We are trapped in an inadequate trance, and Western society is to blame:

Have you ever had a dream in which you’re desperately attempting to achieve something – such as climb a hill or flee a pursuer – but you’re unable to move despite your efforts? You’re putting in as much effort as you can but getting nowhere.

Such dreams are supposed to represent a deep sense of inadequacy in the dreamer, as though she is doomed to fail eternally.

Understandably, we have these feelings. In truth, we frequently go about our daily lives in the same obsessed manner we do in these dreams – as flailing characters chasing a small goal that always seems to elude us. Consider how many of us spend our lives focused solely on our attempts to “go there” or “accomplish something.”

Even when we’re doing something nice, like conversing with friends or reading bedtime stories to our kids, we’re often rehearsing our worries and making plans for the future. Instead of being present in the moment, we’re preoccupied with where we need to “go” next. The “future,” like the tops of those inaccessible hills in dreamland, is a phantom destination. It will never arrive, and our search will have been fruitless.

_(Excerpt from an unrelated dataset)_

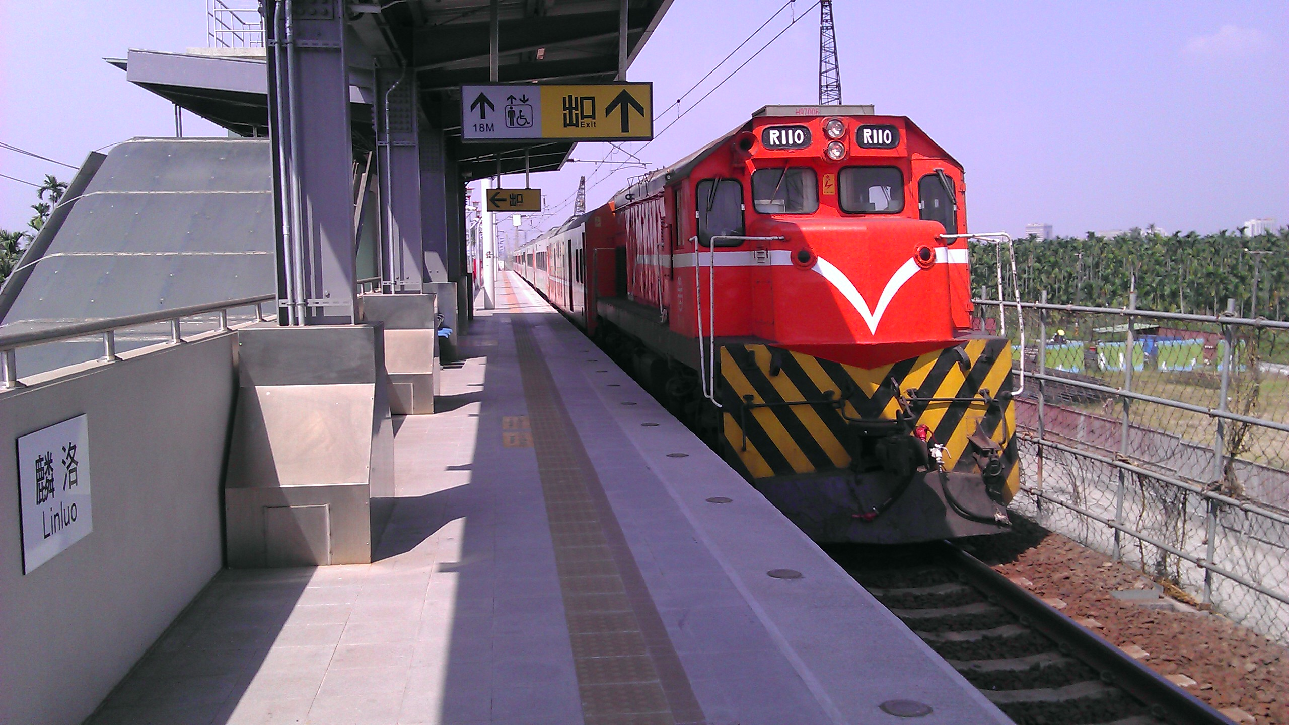 臺鐵屏東線高架化後的麟洛車站第二月台之一景。此觀景方向為北上方向。柴電機車R110牽引一列南下莒光號列車，正通過此站第二月台邊。順帶一提，若列車經過，則地上之警示燈會閃爍，並且會有「各位旅客，第二月台將有列車通過，敬請不要靠近月台邊，以免發生危險」之播音，以提醒旅客之安全。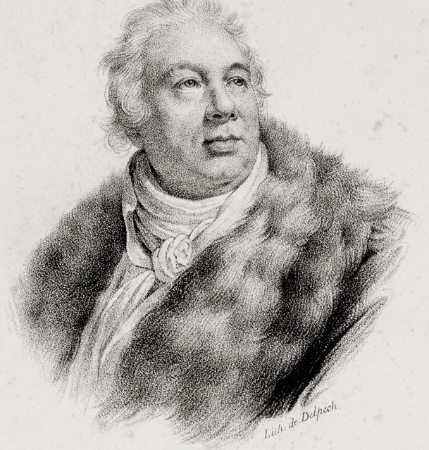 Portrait of Jean-François Ducis (1733-1816)

Why are we so preoccupied with where we’re going? However, many of us feel inadequate due to Western culture, believing that what we’re doing today isn’t good enough.

Consider the core story of Western culture: Adam and Eve’s expulsion from Eden. With its theme of original sin, this myth tells us that individuals are intrinsically defective and that if they wish to return to paradise, they must constantly work to redeem themselves.

It’s no surprise, then, that we feel as if we’re falling short. We’re taught from a young age that who we are and where we come from isn’t enough.

Fortunately for us, this isn’t the only point of view available. Buddhism also teaches that people are born loving, knowledgeable, and compassionate rather than imperfect or sinful.

According to Buddhism, you’re probably fine just the way you are. We’ll learn about the Buddhist message and how we might apply it to our daily lives in the next blinks.

Self-judgment enslaves us, while radical acceptance sets us free:

Do you ever feel like you’ve gotten yourself into a rut? If that’s the case, you might have something in common with Mohini, a white tiger.

In the 1970s, Mohini lived at the National Zoo in Washington, DC. After spending many years in a cramped cage, Mohini was moved to an enclosure with acres of space, trees, and even a pond. Her zookeepers were confident that she would enjoy her new home.

They were, however, mistaken. Mohini spent the remainder of her life pacing a space the size of her previous cage until the grass wore away beneath her paws.

In other words, despite the “liberty”, she was offered, her mind kept her stuck in old habits.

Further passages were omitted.